Greybeard by Aldiss, Brian. Chapter 5. The River: Oxford

A bald-headed shred of manhood with a nose as thin as a needle skipped out of the lodge at the gate and asked them, as they were strangers, what they wanted. They had a deal of difficulty making him understand, but eventually he led them to a portly fossil of a man with three chins and a high complexion who said they could rent, for a modest fee, two small basement rooms in Killcanon. They entered their names in a register and showed the colour of their money.

Killcanon turned out to be a small square within Christ Church, and their rooms a larger room subdivided.

But the needle-nosed messenger told them they might burn firewood in their grates and offered them fuel cheap. Mainly from weariness, they accepted the offer. The messenger lit the fires for them while Jeff Pitt walked back to collect Charley and the fox and make arrangements for the boat.

Once the fire was burning cheerfully, the messenger showed signs of lingering, squatting by the flame and rubbing his nose, trying to listen to what Martha and Greybeard said to each other. Greybeard stirred him with a toe.
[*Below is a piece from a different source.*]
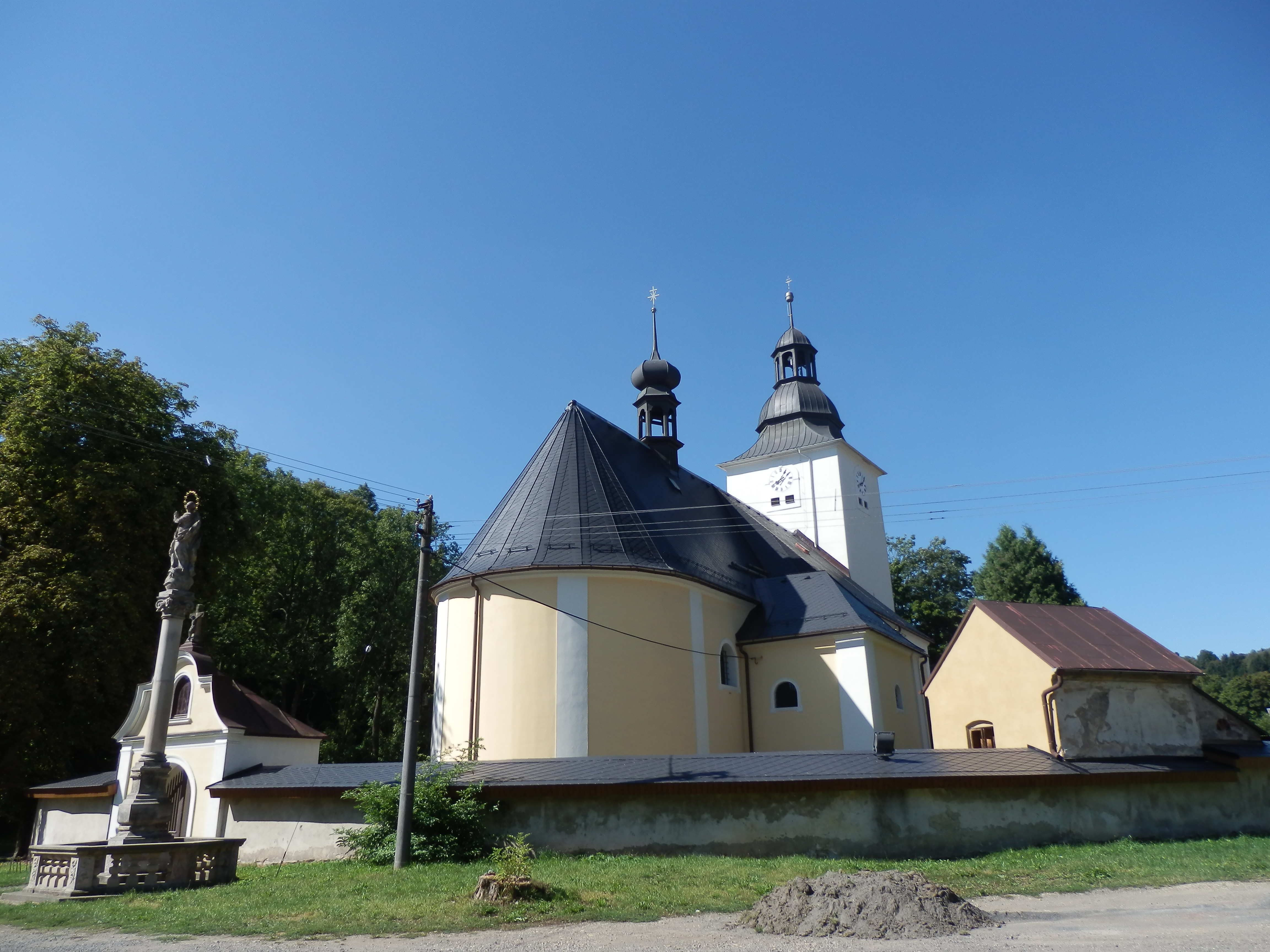 Kostel sv. Ondřeje (Vendolí), Vendolí 325

“Before you go out, Chubby, tell me if this college is still used for learning as it used to be.”

“Why, there’s nobody to learn any more,” the man said. It was plain he intended his verb to be transitive, whatever a legion of vanished grammar books might have said. “But the Students own the place, and they seem to learn each other a bit still. You’ll see them going about with books in their pockets, if you watch out.

Students here is what we mean by what lesser colleges calls Fellows. For a tip, I’d introduce you to one of them.”
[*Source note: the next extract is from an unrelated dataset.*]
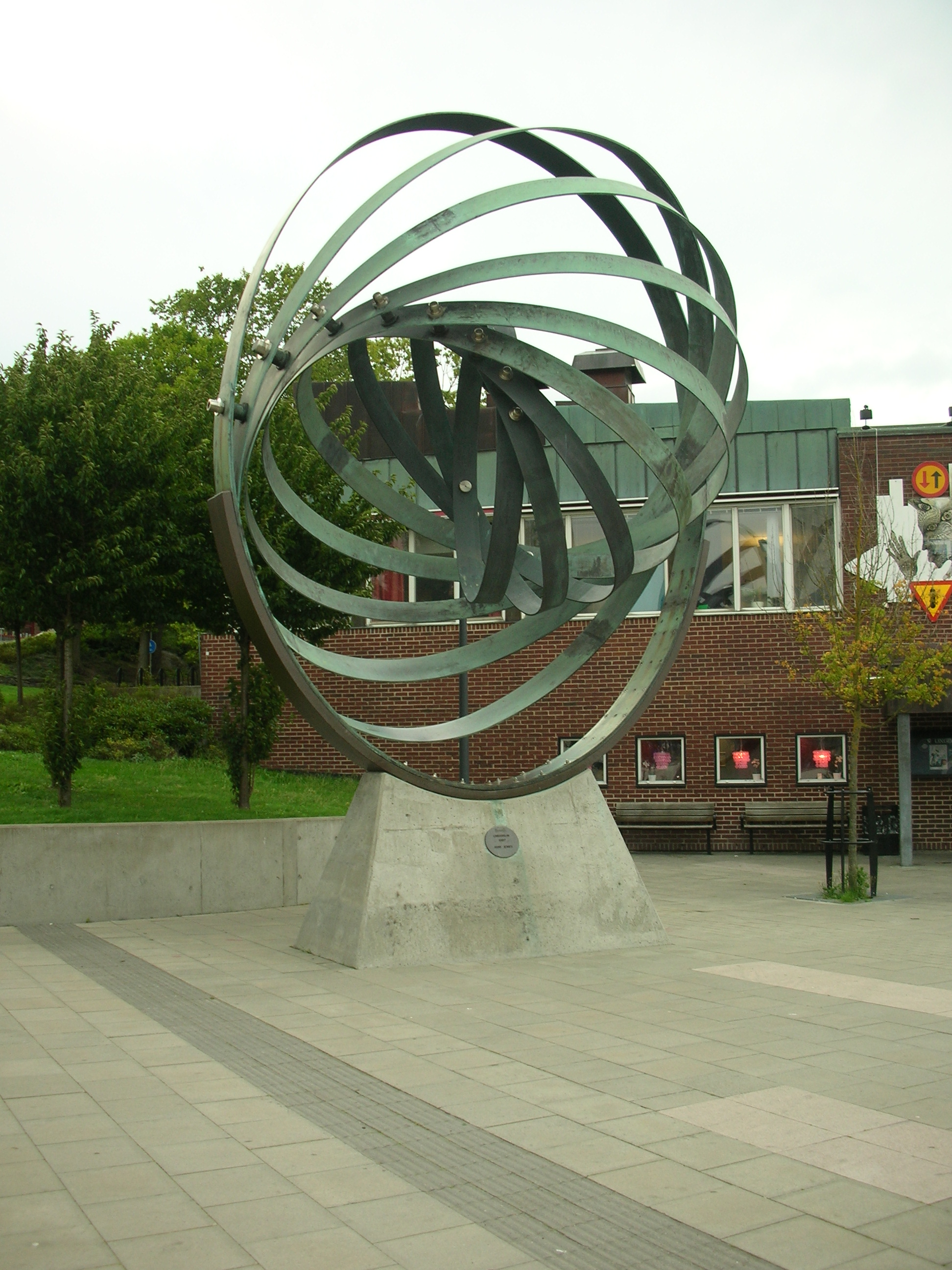 Arne Jones, 1967. Ställbart universum. Flyttad från sitt ursprungliga läge. Frölunda torg.

“We’ll see. There may be time for that tomorrow.”

“Don’t leave it too long, sir. There’s a local legend that Oxford is sinking into the river, and when it’s gone under, a whole lot of little naked people what now live under the water will come swimming up like eels and live here instead.”
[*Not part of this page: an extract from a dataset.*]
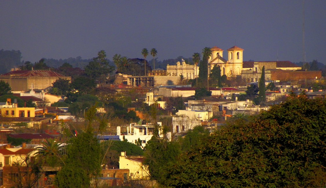 Iglesia Catedral de Nuestra Señora del Pilar.. Ubicada en el departamento de Cerro Largo

Greybeard contemplated the ruin of a man. “I see. And do you give this tale much credence?”

“You what you say, sir?”

“Do you believe this tale?”

The old man laughed, casting a shuffling side glance at Martha. “I ain’t saying I believe it and I ain’t saying I don’t believe it, but I know what I’ve heard, and they do say that for every woman as dies, one more of these little naked people is born under water. And this I do know because I saw it with my own eyes last Michaelmas – no, the Michaelmas before last, because I was behind with my rent this Michaelmas – there was an old woman of ninety-nine died down at Grandpont, and very next day a little two-headed creature all naked floated up at the bridge.”

“Which was it you saw?” Martha asked. “The old lady dying or the two-headed thing?”

“Well, I’m often down that way,” the messenger said confusedly. “It was the funeral and the bridge I mainly saw, but many men told me about all the rest and I have no cause to doubt ’em. It’s common talk.”

When he had gone, Martha said, “It’s strange how everyone believes in something different.”

“They’re all a bit mad.”

“No, I don’t think they’re mad – except that other people’s beliefs always seem mad, just as their passions do. In the old days, before the Accident, people were more inclined to keep their beliefs to themselves, or

else confide only in doctors and psychiatrists. Or else the belief was widespread, and lost its air of absurdity.

Think of all the people who believed in astrology, long after it was proved to be a pack of nonsense.”

“Illogical, and therefore a mild form of madness,” Greybeard said.

“No, I don’t think so. A form of consolation, rather. This old fellow with a nose like a knitting-needle nurses a crazy dream about little naked things taking over Oxford; it in some way consoles him for the dearth of babies. Charley’s religion is the same sort of consolation. Your recent drinking companion, Bunny Jingadangelow, had retreated into a world of pretence.”